Heaven's Vault - Lost in Translation
4.0Overall Score
Reader Rating: (1 Vote)

On April 16th 2019 English publisher Inkle published Heaven’s Vault on Microsoft Windows and the Playstation 4. Fast forward to January of 2021 and Heaven’s Vault makes the switch to, well, the Nintendo Switch. Nominated for many game of the year awards and bagging itself the ‘Excellence in Narrative’ award at the ‘Independent Games Festival’ Heaven’s Vault was received well by critics and players alike.

So why didn’t I fully enjoy my time with it? Lend me your ears (or eyes, I guess if you’re reading this) while I chat shop for all things, Heaven’s Vault.

So, what is Heaven’s Vault?

Heaven’s Vault is a Non-Linear, linguistic puzzle adventure. Take a moment to read that again if you weren’t expecting a mouthful like that. You take control of our main protagonist, archaeologist and planetary explorer ‘Aliya’. At first thought, you may think this is some George Lucas hybrid of Indiana Jones crossed over with Star Wars but Aliya doesn’t travel around and throw hands around the system. No, Aliya is a grounded, take no shit character who can dish out verbal beatings no matter who is on the receiving end. Well, depending on how to choose the story to play out but we’ll get more into that in a little bit.

Aliya has extensive knowledge of the history of this world and whenever she finds an artefact or object she can examine it and tell what century, location and material it is.
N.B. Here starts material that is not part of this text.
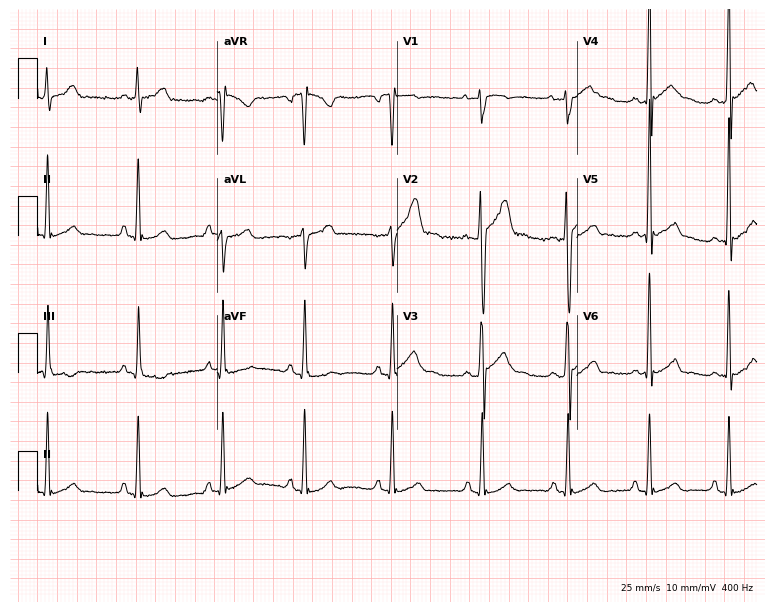
Standard 12-lead ECG recorded from a 23-year-old man. Read as a normal ECG.

Usually identifying objects and linking them with others she’s found in the environment, unlocking new areas for the player to go visit and explore.

“Stories don’t have tidy beginnings…”

The narrative doesn’t hold your hand and introduce each character and location to you in the beginning because Aliya already knows who these people are. Through the interactions the player experiences in the starting locations, they can piece together the history of what has happened between some players in this story and the significance of some areas.
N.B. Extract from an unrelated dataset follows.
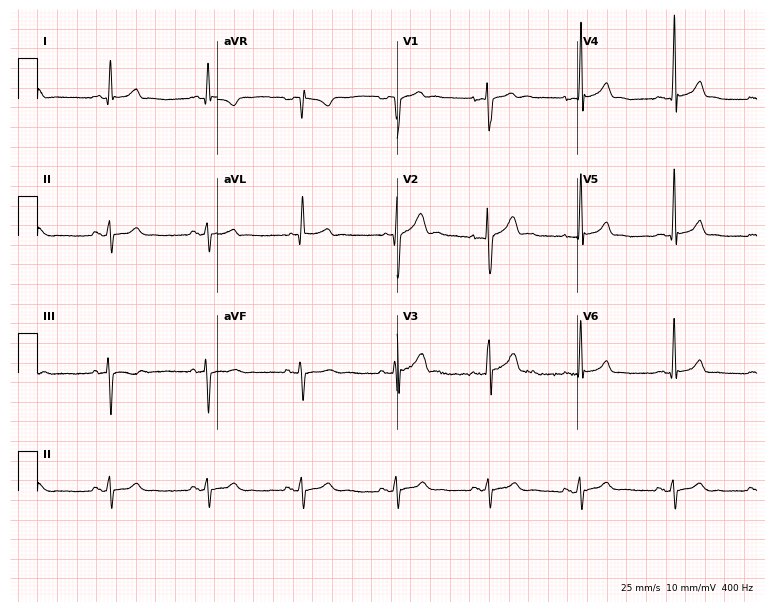
Resting 12-lead electrocardiogram. Patient: a male, 18 years old. None of these six findings is recorded: first-degree AV block, right bundle branch block, left bundle branch block, sinus bradycardia, atrial fibrillation, sinus tachycardia.

Inkle obviously did not want the player to be left in the dark completely about the history of this world on their own and wouldn’t expect the player to root through history books, audio logs etc. This is where ‘Six’ comes in. Six is a robot companion assigned to Aliya to accompany her on the task she was given at the beginning of the game. Six enquires about the world and the people you meet throughout the journey, if you choose to respond to Six you can discover the background, and history and learn along with him in real-time.

The game’s plot is structured non-linearly, an oxymoron I know but it allows the player to approach the story and how it plays out on their own terms. Aliya will have inner thoughts at times pushing the player in a direction to take to progress but you can always choose another option if you have one available. Why would you want to do this? For the translations! I don’t want to go into the details of the plot here because narrative games like this should be experienced blind I feel. So let’s move on to the bread and butter of this game and Aliya’s expertise. The previously mentioned translations.

“ ~{^’~ ”

Inkle has created an entire language to be discovered and translated in this title. On creating the language itself they say;

“The pictorial nature of both Ancient Egyptian and Chinese writing systems inspired the glyphs of Heaven’s Vault. Words are formed out of smaller “atoms”, as they often are in German.”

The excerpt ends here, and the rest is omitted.